La plupart d’entre nous considèrent les polices comme quelque chose que les humains voient. Nous remarquons leur forme, leur voix, la manière dont elles véhiculent une humeur et une intention. Nous les choisissons pour exprimer une marque, une personnalité ou même une émotion.
Mais de plus en plus, les machines les « voient » aussi, simplement pas de la même façon que nous.
Lorsqu’un grand modèle de langage (Large Language Model) lit, il ne déchiffre pas des lettres et n’admire pas les ligatures. Il traite d’immenses motifs de tokens, de fragments de mots, de ponctuation, d’espaces et parfois même des données cachées décrivant la façon dont ces mots ont été rendus. Pourtant, quelque part dans cette abstraction, subsiste le fantôme du design. Chaque glyphe ayant façonné le texte humain, chaque décision de crénage, chaque équilibre proportionnel laisse une empreinte dans les données. Le modèle ne sait peut-être pas pourquoi un certain espacement améliore la lisibilité ou inspire confiance, mais il apprend que c’est le cas.
À mesure que les modèles d’intelligence artificielle évoluent, apprenant à partir de modèles, d’images, de vidéos et de textes stylisés, la typographie prend une nouvelle dimension. Une police à empattement dans une image devient alors plus qu’une simple décoration : elle devient donnée. La manière dont les lettres se forment, se superposent ou se déforment contribue à ce que la machine comprend de la communication, de l’esthétique et de l’émotion. Depuis des millénaires, la typographie a été façonnée pour servir la lisibilité et la compréhension humaines. Désormais, le design humain enseigne aux machines à lire l’humanité. Lorsqu’un modèle « voit » une affiche en Futura, une marque en Helvetica ou un article en Garamond, il apprend les codes latents du style et de la culture. Il apprend à quoi ressemble l’autorité. Il apprend à quoi ressemble l’élégance. Il apprend à quoi ressemble la confiance.

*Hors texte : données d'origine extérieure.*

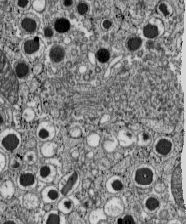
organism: C57BL Mouse
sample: Pancreatic islet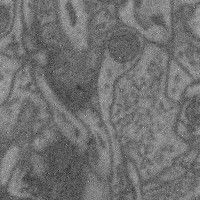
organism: Mouse
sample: Cerebral cortex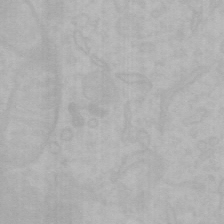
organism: Mouse
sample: Choroid plexus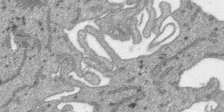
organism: Human
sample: Lung epithelial cells infected with SARS-CoV-2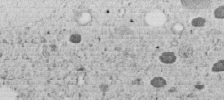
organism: C. elegans
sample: C. elegans embryo early stage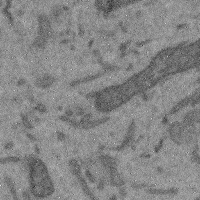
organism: Mouse
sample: Cerebral cortex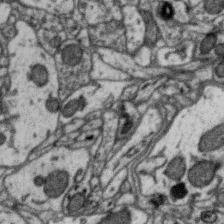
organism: Zebra finch
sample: Brain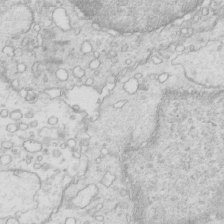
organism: Mouse
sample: Multiciliated cells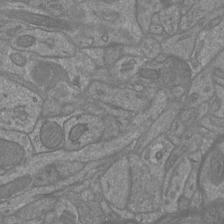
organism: Mouse
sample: Cortical neurons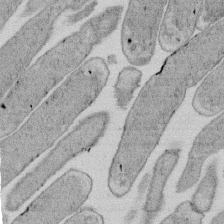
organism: E. coli
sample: Bacterial nucleoid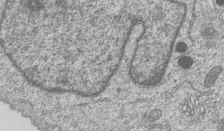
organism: Human
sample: MDA-MB-231 cells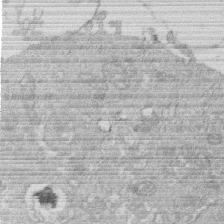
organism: Human
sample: Macrophage cells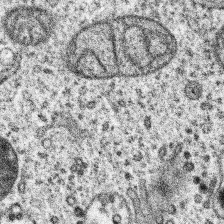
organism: Human
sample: HeLa cells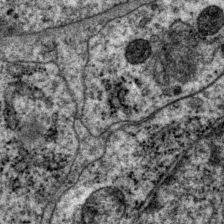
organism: P. pacificus
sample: Pharynx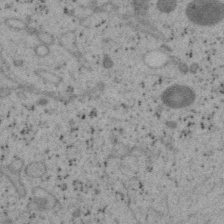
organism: Human
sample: HeLa cells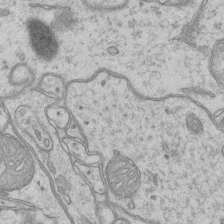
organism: Mouse
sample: CA1 Hippocampus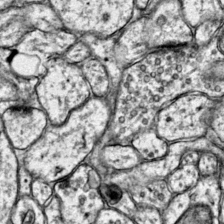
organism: Mouse
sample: Primary visual cortex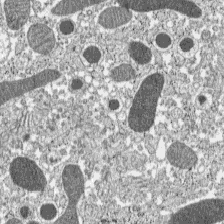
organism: C57BL Mouse
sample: Pancreatic islet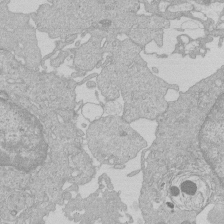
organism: Human
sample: Macrophage cells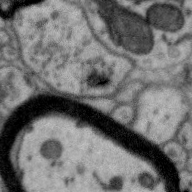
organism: Zebra finch
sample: Brain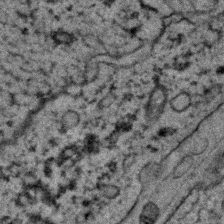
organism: C. elegans
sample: C. elegans embryo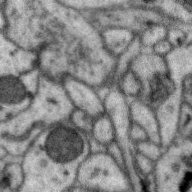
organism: Zebra finch
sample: Brain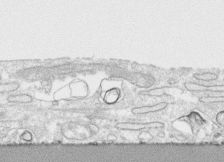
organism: Human
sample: CRL-1474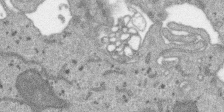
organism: Human
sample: Lung epithelial cells infected with SARS-CoV-2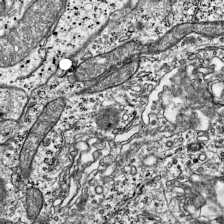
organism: Mouse
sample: Visual Cortex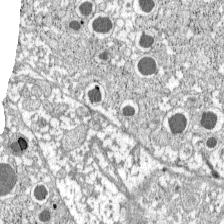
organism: C57BL Mouse
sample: Pancreatic islet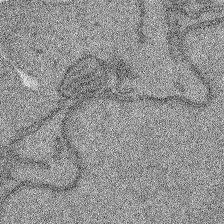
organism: Human
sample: HeLa cells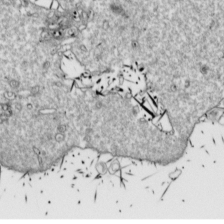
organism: Drosophila
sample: Cell division; meiosis; drosophila spermatocytes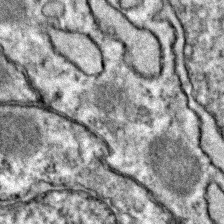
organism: Zebrafish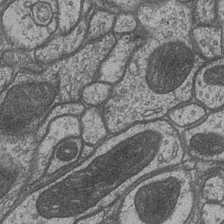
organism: Drosophila
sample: Optic medulla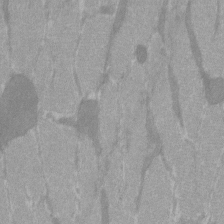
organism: C57BL Mouse
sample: Tibialis anterior muscle cell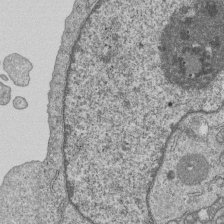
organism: Human
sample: MDA-MB-231 cells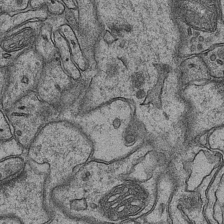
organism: Mouse
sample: CA1 Hippocampus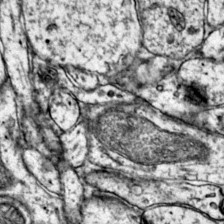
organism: Mouse
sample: Primary visual cortex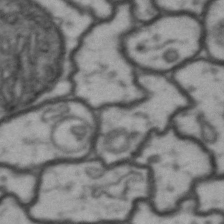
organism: Drosophila
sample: Brain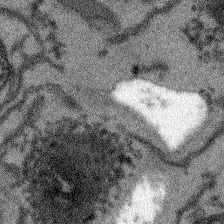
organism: Arabidopsis thaliana
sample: Root tip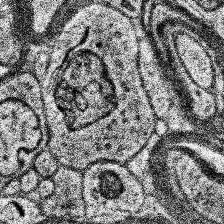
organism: Human
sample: Temporal Lobe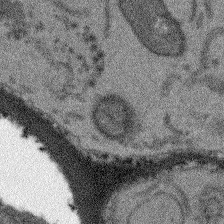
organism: Arabidopsis thaliana
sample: Root tip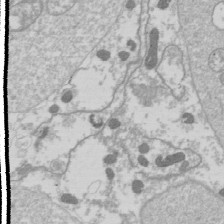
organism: Drosophila
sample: Cell division; meiosis; drosophila spermatocytes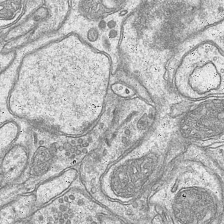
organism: Mouse
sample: CA1 Hippocampus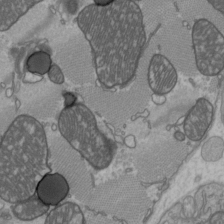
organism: C57BL Mouse
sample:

Cela ouvre des perspectives, mais aussi des responsabilités.
Le secteur créatif fait face à un nouveau niveau d’attribution. À qui appartient l’ADN esthétique dont les modèles s’inspirent ? Lorsqu’une police apparaît dans une image récupérée sur le web, les pixels peuvent refléter toute une vie de travail d’un designer. C’est pourquoi les licences éthiques sont essentielles, non seulement pour les designers et les marques, mais aussi pour ces nouveaux « lecteurs machines » qui dépendent de notre culture visuelle comme matière première. Chez Monotype, et plus particulièrement chez MyFonts, nous aidons depuis des décennies les humains à trouver la bonne police. Il est maintenant temps pour l’industrie typographique d’apprendre aux machines à la respecter.
Imaginez un futur où les polices sous licence seraient accompagnées de métadonnées structurées indiquant aux modèles d’IA ce qu’elles représentent, et pas seulement à quoi elles ressemblent. Un futur où un modèle pourrait apprendre, à partir de données autorisées, la paternité du design, la provenance, l’intention, la licence et les résultats.
La typographie a toujours été le reflet de l’intention humaine. Qu’elle soit gravée dans la pierre, fondue en plomb ou rendue en pixels, elle raconte comment nous transmettons le sens. Aujourd’hui, alors que l’IA apprend à nous voir, nous avons l’occasion de lui apprendre aussi à respecter ce qu’elle voit. Car au bout du compte, même lorsque les machines lisent le monde, c’est le design humain qui lui donne sa forme.